United States District Court, W.D. Oklahoma

May 10, 2018

MERLY WAY, Plaintiff,
v.
COMMISSIONER OF SOCIAL SECURITY, Defendant.

          REPORT AND RECOMMENDATION

          SUZANNE MITCHELL UNITED STATES MAGISTRATE JUDGE

         Merly Way (Plaintiff) brings this action for judicial review of the Defendant Commissioner of Social Security's (Commissioner) final decision she was not “disabled” under the terms of the Social Security Act. See 42 U.S.C. § 405(g), 423(d)(1)(A). United States District Judge Timothy D. DeGiusti referred this matter to the undersigned Magistrate Judge for proceedings consistent with 28 U.S.C. §§ 636(b)(1)(B), (b)(3) and Fed.R.Civ.P. 72(b). Doc. 15. Following a careful review of the parties' briefs, the administrative record (AR), [1] and the relevant authority, the undersigned recommends the court affirm the Commissioner's decision.
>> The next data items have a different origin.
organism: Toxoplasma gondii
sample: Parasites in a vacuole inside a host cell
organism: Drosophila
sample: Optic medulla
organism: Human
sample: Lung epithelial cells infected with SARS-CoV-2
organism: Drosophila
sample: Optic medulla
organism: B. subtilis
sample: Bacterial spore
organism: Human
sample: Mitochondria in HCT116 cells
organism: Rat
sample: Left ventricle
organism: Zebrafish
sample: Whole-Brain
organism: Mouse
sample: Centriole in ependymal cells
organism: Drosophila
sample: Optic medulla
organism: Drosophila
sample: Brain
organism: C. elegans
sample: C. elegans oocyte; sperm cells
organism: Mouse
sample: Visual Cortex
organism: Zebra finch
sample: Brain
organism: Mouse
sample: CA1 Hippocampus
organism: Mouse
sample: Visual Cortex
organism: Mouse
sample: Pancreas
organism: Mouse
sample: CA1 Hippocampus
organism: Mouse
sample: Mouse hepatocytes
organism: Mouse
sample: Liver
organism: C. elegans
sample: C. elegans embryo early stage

         I. Administrative determination.

         A. Disability standard.

         The Social Security Act defines “disability” as the “inability to engage in any substantial gainful activity by reason of any medically determinable physical or mental impairment which can be expected to result in death or which has lasted or can be expected to last for a continuous period of not less than 12 months.” 42 U.S.C. § 423(d)(1)(A). “This twelve-month duration requirement applies to the claimant's inability to engage in any substantial gainful activity, and not just his underlying impairment.” Lax v. Astrue, 489 F.3d 1080, 1084 (10th Cir. 2007) (citing Barnhart v. Walton, 535 U.S. 212, 218-19 (2002)).

         B. Burden of proof.

         Plaintiff “bears the burden of establishing a disability” and of “ma[king] a prima facie showing that [she] can no longer engage in [her] prior work activity.” Turner v. Heckler, 754 F.2d 326, 328 (10th Cir. 1985). If Plaintiff makes that prima facie showing, the burden of proof then shifts to the Commissioner to show Plaintiff retains the capacity to perform a different type of work and that such a specific type of job exists in the national economy. Id.
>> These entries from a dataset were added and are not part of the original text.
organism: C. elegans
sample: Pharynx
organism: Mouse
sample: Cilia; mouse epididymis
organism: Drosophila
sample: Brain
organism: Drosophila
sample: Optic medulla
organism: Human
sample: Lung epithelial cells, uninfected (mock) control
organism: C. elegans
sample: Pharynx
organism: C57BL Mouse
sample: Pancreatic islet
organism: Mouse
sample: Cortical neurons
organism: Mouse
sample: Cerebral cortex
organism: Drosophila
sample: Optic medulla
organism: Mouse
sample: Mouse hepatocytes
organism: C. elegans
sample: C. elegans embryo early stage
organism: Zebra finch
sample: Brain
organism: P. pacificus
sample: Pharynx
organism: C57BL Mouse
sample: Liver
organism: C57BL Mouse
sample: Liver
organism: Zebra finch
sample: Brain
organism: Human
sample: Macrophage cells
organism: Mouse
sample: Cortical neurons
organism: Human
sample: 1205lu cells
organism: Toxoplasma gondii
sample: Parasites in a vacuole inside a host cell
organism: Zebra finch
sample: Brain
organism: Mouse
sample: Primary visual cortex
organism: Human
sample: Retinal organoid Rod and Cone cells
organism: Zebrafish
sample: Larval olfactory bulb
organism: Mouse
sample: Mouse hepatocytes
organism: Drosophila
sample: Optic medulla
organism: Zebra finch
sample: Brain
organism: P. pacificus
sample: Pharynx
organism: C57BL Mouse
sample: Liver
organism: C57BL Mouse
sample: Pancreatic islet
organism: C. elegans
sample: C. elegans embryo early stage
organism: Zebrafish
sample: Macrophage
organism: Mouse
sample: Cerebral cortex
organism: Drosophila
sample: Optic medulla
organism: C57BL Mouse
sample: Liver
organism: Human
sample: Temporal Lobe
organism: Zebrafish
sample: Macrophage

         C. Relevant findings.

         1. Administrative Law Judge (ALJ) findings.

         The ALJ assigned to Plaintiff's case applied the standard regulatory analysis to decide whether Plaintiff was disabled during the relevant timeframe. AR 67-80; see 20 C.F.R. § 416.920(a); see also Wall v. Astrue, 561 F.3d 1048, 1052 (10th Cir. 2009) (describing the five-step process). Specifically, the ALJ found Plaintiff:

(1) had the severe impairments of degenerative disc disease and obesity;
(2) had no impairment or combination of impairments that met or medically equaled the severity of a listed impairment;
(3) had the residual functional capacity[2] to perform sedentary work, was able to lift, carry, push and/or pull ten pounds occasionally and less than ten pounds frequently, sit for the total of six hours throughout an eight-hour workday, and stand and/or walk the total of two hours throughout an eight-hour workday, with occasional kneeling, crouching, ...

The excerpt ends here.